For doing things like paying your Car Tax when the reminder arrives, who needs a complicated graphically heavy webpage?
Remember also that there is a need to support older browsers from not just home computers, but mobile phones and linux machines used for low cost digital inclusion projects.
Simple websites with clean, fast to read and digest content, and obvious this is where to click are the way to go. Keep it simple, keep it cheap and people will use it.
The Government's web sites look indeed like a concrete 1960's jungle of sink council estates, the Toxteth, Hulme and St. Pauls of the world wide webs (maybe without even the finest shiny Chav bling).
The government’s highest priority must be getting them to look like the finest examples of web technology known to all mankind. The last time I used the DVLA, IR and IPS web sites could I find Farmville, no chance, what a national disgrace.
Sadly AC above I know little of the Environment Agency web site, it sounds like it should have some good agricultural games, but without checking who can tell. So if it doesn’t off to the sin bin with the site along with the rest.
Web two has got be the only way. At the end of the day who doesn’t love Martha. Mmmm
I had the misfortune of using a government site, it was to fill in the income support etc. forms, about 6 months ago.
The site recommended IE5. It wouldn't work on IE7. I had to install an XP VM to use IE6.
It was horribly slow.
And... after filling in the form and patiently waiting for a response - it lost all my data. Apparently, after chasing this several days later, this is 'common'.
And quite a UK Gov press team microsites on WordPress (with cost-effective hosting).
Don't worry though - the forthcoming gov.uk mega-system will soon abolish all that nonsense. How dare they use the right tool for the job and deliver a cost-effective solution!

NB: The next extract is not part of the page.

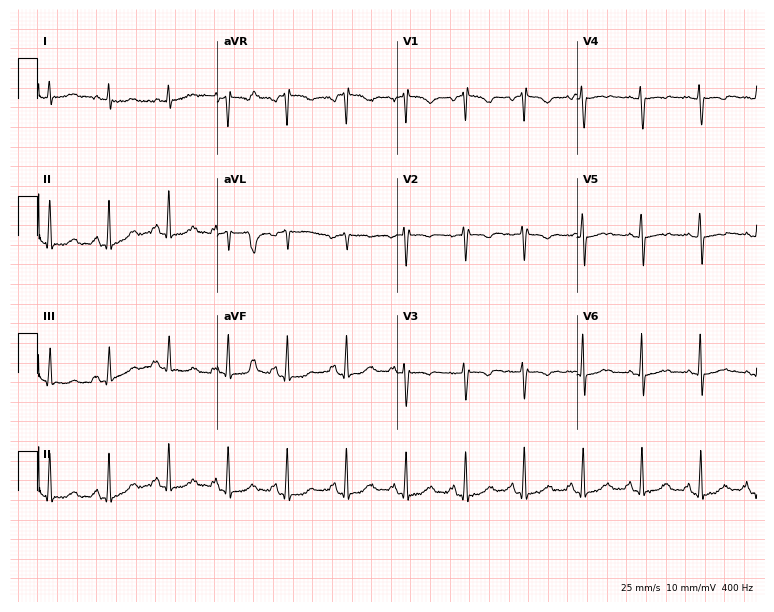
12-lead ECG from a female, 76 years old. No first-degree AV block, right bundle branch block, left bundle branch block, sinus bradycardia, atrial fibrillation or sinus tachycardia recorded for this tracing.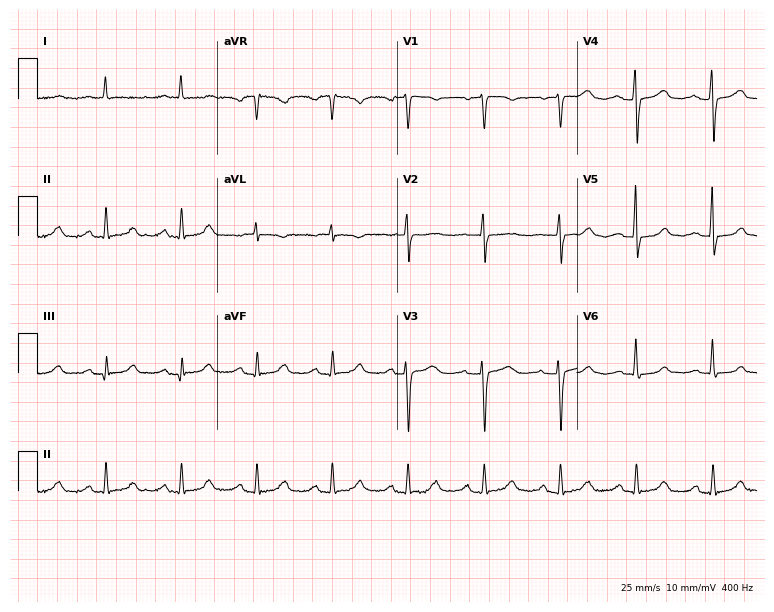
Resting 12-lead electrocardiogram. Patient: a female, 79 years old. None of these six findings is recorded: first-degree AV block, right bundle branch block (RBBB), left bundle branch block (LBBB), sinus bradycardia, atrial fibrillation (AF), sinus tachycardia.

yet more soddin' javascript driven bloat full of silly gimmicks instead of clear concise presentation of information. The triumph of infantile idiocy over message - but maybe they need to hide the fact that there isn't a message. The web has become little more than a peep show.
In an age of 'accountability', 'visibility' and other similar buzzwords, surely the role (amongst other things) should be the publication of information in a raw but structured format - at that point other parties, be they internal to gov or external groups could then use that data as required - NOT making something pretty for pretty's sake (but I guess I'm preaching to the converted here)
"who was also keen to show off his government-issued Apple Mac laptop. Apparently being in possession of such kit illustrated that things were finally changing within UK.gov."
Nice to see that they are being sensible and prudent with regards to purchasing the cheapest functional kit in order to keep expenditure low.
Read me new rant blog about it -
http://directgovmustdie.blogspot.com/2011/11/what-happened-to-that-400-million-part.html
Apart from being hideous, the problem with council estates is that the people who run them don't live there, and spend their time making decisions on behalf of other people. Directgov are essentially council slumlords.
Instead of running a government supersite from your cosy office in Whitehall, just write a cheque to every public sector organisation to run their own web services with their own staff. Then resign and hie thee to a monastery.